There is something quietly thrilling about catching a band at the very beginning of their story — before the mythology forms, before the rooms get bigger, when everything still carries that electric sense of possibility.

Glasgow’s Dalmatic are exactly that kind of band. Their sound is a fascinating collision: the weight of classic Britpop vocal tone pressed up against the restless aggression of punk energy, occasionally swelling into vast walls of sound that seem to fill every corner of the room. It is a combination that feels both familiar and genuinely alive, and it suggests a band who are not merely borrowing from the past but actively wrestling with it.
Their headline show at McChuills was a statement of intent delivered with admirable economy. No elaborate production, no lengthy preamble — the lead singer stepped to the microphone, offered a quiet “Good evening” to the room, and then everything ignited.

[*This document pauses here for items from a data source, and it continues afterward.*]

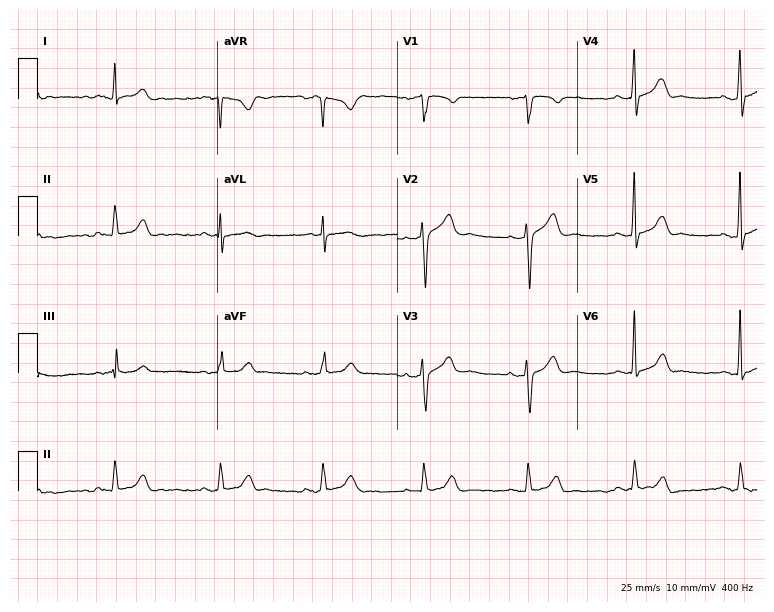
Standard 12-lead ECG recorded from a 45-year-old male patient. Read as a normal ECG.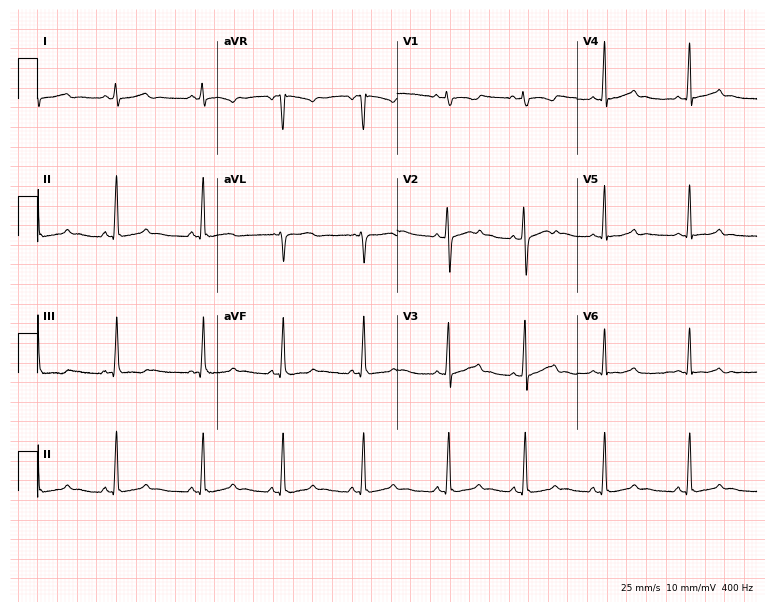
12-lead ECG from a woman, 19 years old. Recorded interpretation: within normal limits.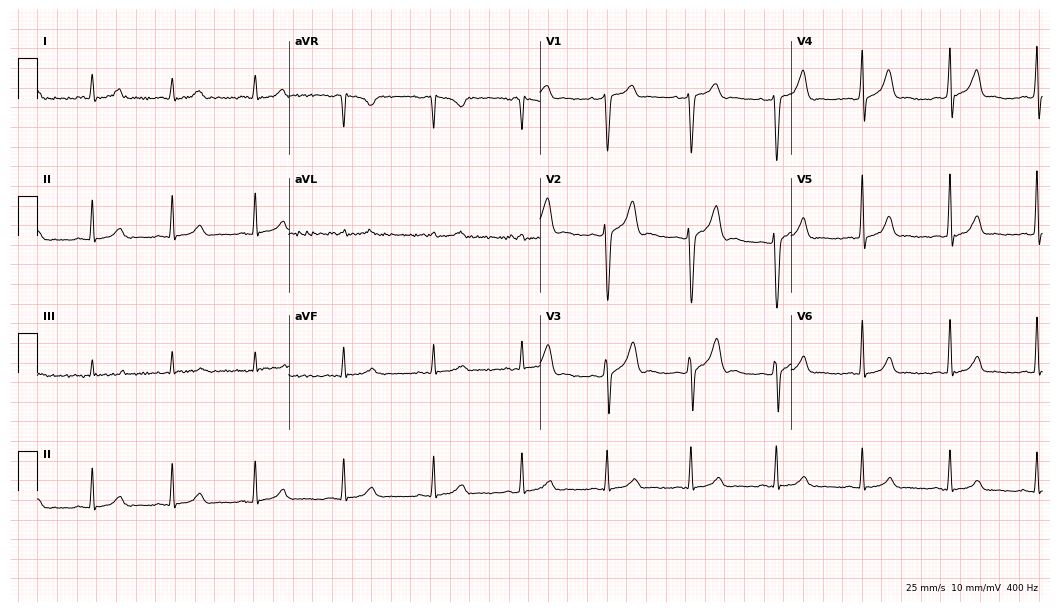
Electrocardiogram, a male, 38 years old. Of the six screened findings (first-degree AV block, right bundle branch block (RBBB), left bundle branch block (LBBB), sinus bradycardia, atrial fibrillation (AF), sinus tachycardia), none is recorded. Findings outside these six are not listed.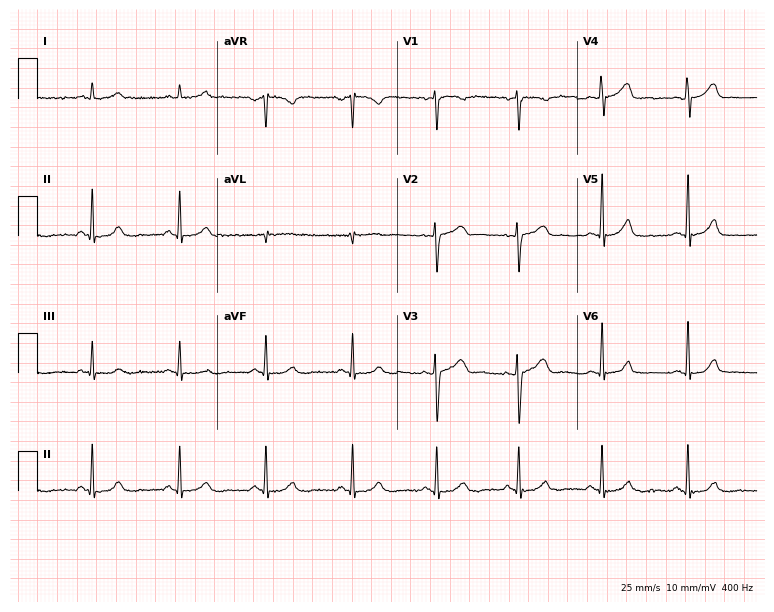
Electrocardiogram (7.3-second recording at 400 Hz), a 28-year-old female. Of the six screened findings (first-degree AV block, right bundle branch block, left bundle branch block, sinus bradycardia, atrial fibrillation, sinus tachycardia), none is recorded. Only these six findings were labelled.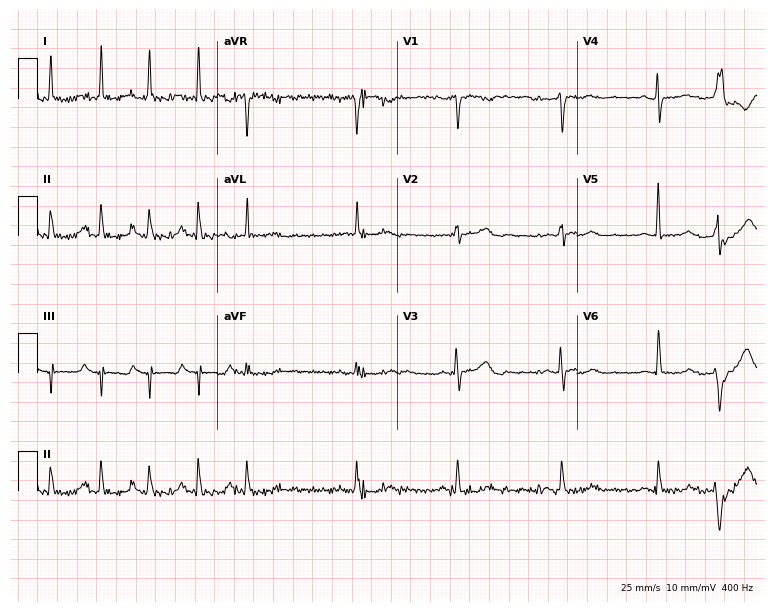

What followed was urgent, sweat-soaked and completely unpretentious — the kind of show that pulls you back instinctively to the golden noise of the 90s, when guitar music felt like it carried genuine weight and consequence. The crowd moved as one, the air grew thick and warm, and on stage, four musicians burned with the particular brightness of people who know exactly why they are there.
The vocalist commands attention effortlessly — there is a rawness to his delivery that never tips into affectation, grounded always by genuine feeling rather than performance. Beside him, the lead guitarist weaves with the same untamed energy, every note carrying a sense of urgency. The bass player, by contrast, moves with quiet elegance — unhurried, precise, the still centre around which the whole thing turns — while the second guitarist throws themselves into the music with a physical joy that is genuinely infectious. Together they move with a chemistry that feels almost implausible for a band this early in their journey. A mid-show moment of spontaneous interaction between the four of them drew a warmth from the crowd that no amount of stagecraft could manufacture — it was simply four people who are genuinely glad to be playing music together.
On record, the Oasis lineage runs deep and undisguised. But Dalmatic are too interesting a band to simply replicate what came before. They absorb the influence and then quietly bend it into something with their own fingerprints on it.
“Empty Light” arrives with a directness that is almost confrontational — lean, punchy. The song’s closing passage is its finest moment: a dynamic shift that opens the track up into something larger and more aching, a small revelation that lingers well after the music stops.
“Daemons” moves in stranger territory, built on a guitar riff that coils and unsettles, before an outro unfurls with the kind of unhurried, drumbeat-driven grandeur that recalls Oasis at their most expansive and assured.
Their newest release, “One to the Next”, feels like a band quietly shedding a skin — the guitar tones are cleaner and more defined, the earlier touchstones sit further back in the mix, and something distinctly their own begins to emerge from the space left behind.
Dalmatic are raw, restless and still very much in the beautiful process of becoming. The potential coiled inside this band is considerable, and the journey they are on — from instinct toward identity — is one genuinely worth following. Keep your eyes on them. The room will not stay this small for long.